Amazon Prime airs the British-Canadian crime series, Tin Star featuring Tim Roth and Christina Hendricks. I love the play between the family members. The bad guys creep me out and not in a good way. Over the years I have enjoyed many inappropriate laughs from bad guys doing bad things ala Fargo. For some reason, the back and forth between good and evil in Tin Star doesn’t work for me. 2 out of 5. Yes, I stuck around for the big death. I still wasn’t convinced. Next.

The Night Of

August 25, 2017

Another great HBO limited series that deserves and looks as if it’s been set-up for a potential Season 2. The Night Of follows a college-aged Pakistani-American young man living in Queens played by the dreamy Brit Riz Ahmed through the thrills of a night out in Manhattan. As police procedurals tend to do, the night doesn’t go exactly as planned. Arrests happen. Jail time, a trial. I’m certainly not giving much away. John Turturro stars along with Ahmed in a gripping, by the book eight-part series. Really enjoyed this and hope there might be a second season. 4 out of 5 for The Night Of.

The Level

August 14, 2017

Tried watching The Level, a British crime drama featuring a flawed female detective. Great cast including Noel Clarke (Metrosexuality) and Robert James-Collier (Downton Abbey). In the end, I just couldn’t commit. The story didn’t seem particularly realistic to me. Too far-fetched that a cop would be at the scene of a crime, then be assigned to the case and the clock counts down to when she gets caught. She wasn’t a bad cop, so I suppose there is redemption somewhere. I didn’t stick around long enough to find out. 2 out of 5. Next.

Shock to the System

July 29, 2017

The second Donald Strachey murder mystery adaptation, Shock to the System is as my late friend Bruce Kingsley said to me on Facebook, “much better than the first.” Based on the Richard Stevenson detective series, Shock to the System is number two of four books made into television films for HereTV. Chad Allen plays Strachey perfectly. Sebastian Spence plays Timmy, Don’s romantic partner. They live in Albany where Donald solves crimes. There’s nothing earth-shattering about the series other than the persona of Strachey follows a quiet, masculine appearance which older viewers may find refreshing. I’m giving this one a 3 out of 5. Decent detective murder-mystery fun.

Oops, almost forgot to mention Morgan Fairfield has a small role in this.

Deep Water on Netflix

July 13, 2017

The outstanding Australian murder-mystery mini-series, Deep Water finally streams on Netflix. Add this one to your queue now. If you need more detail, click on the image below to read Reel Charlie’s review from earlier this year.

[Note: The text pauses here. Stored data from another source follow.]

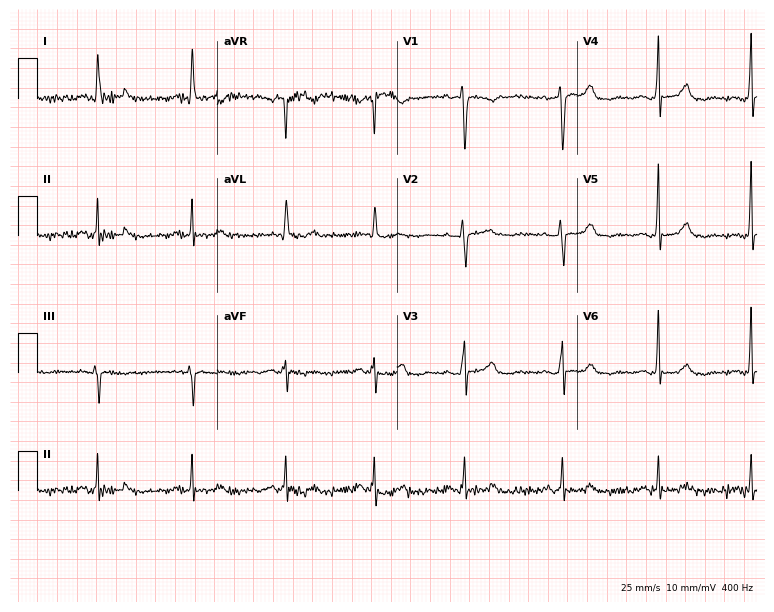
12-lead ECG (7.3-second recording at 400 Hz) from a 62-year-old female patient. Labelled as a normal ECG.
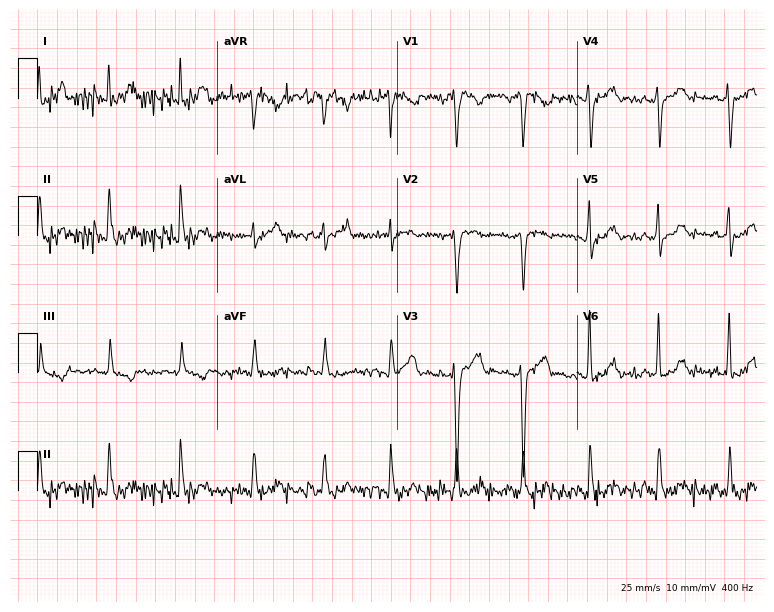
12-lead ECG from a 27-year-old man. Screened for six findings — first-degree AV block, right bundle branch block (RBBB), left bundle branch block (LBBB), sinus bradycardia, atrial fibrillation (AF), sinus tachycardia — none is recorded.
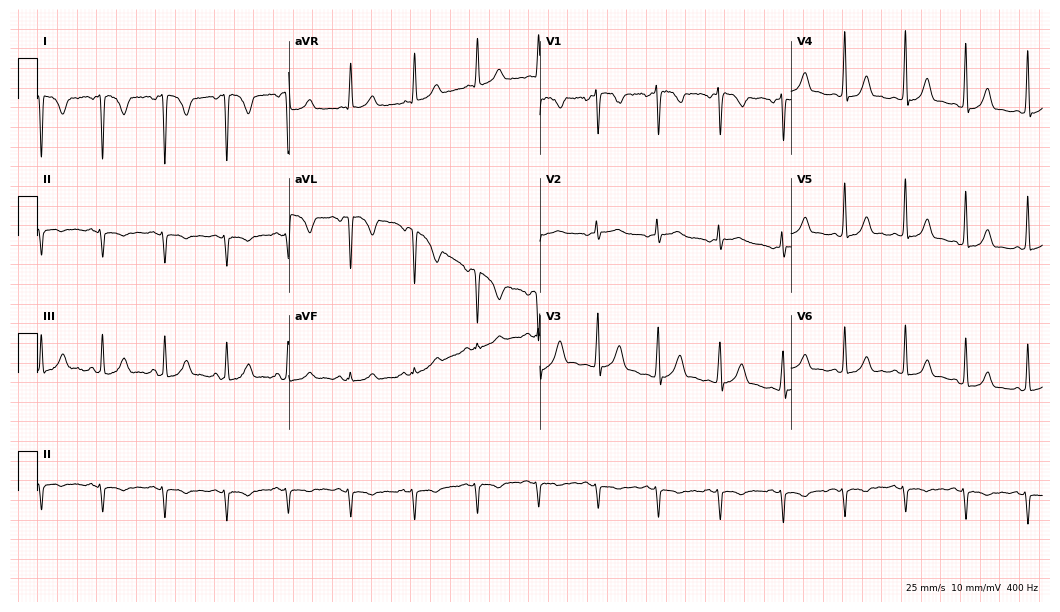
Resting 12-lead electrocardiogram. Patient: a 39-year-old woman. None of these six findings is recorded: first-degree AV block, right bundle branch block, left bundle branch block, sinus bradycardia, atrial fibrillation, sinus tachycardia. Other findings, if any, are not listed.

Prime Suspect Tennison Season 1

July 12, 2017

The PBS DVDs always get mailed out to the library before the season is finished airing on television. Yea for me. I breezed through the entire season of Prime Suspect Tennison the prequel to Helen Mirren’s classic, award-winning seven-part detective series. In this incarnation, we find Jane Tennison at the very start of her career. I was so worried this wasn’t going to live up to my expectations. It did and more. I loved it. Young Jane played by Stefanie Martini steps into some enormous shoes embodying the character perfectly. By the second episode all thoughts of Mirren are out of mind. This is a retro 1973 brand-new Tennison. The good old boys don’t seem quite as harsh as mid-career. Of course that may have something to do with the fact that Jane is at the bottom of the rung making coffee and working dispatch. Other cast standouts include Sam Reid and Blake Harrison. The ground work gets laid for Jane’s idiosyncrasies and obsessions. Her work ethic appears to be from birth. She hits the ground running. Episode 5 explodes reminding the viewer this is British television. Anything’s possible. I loved Prime Suspect Tennison. 4 out of 5 for this welcome prequel.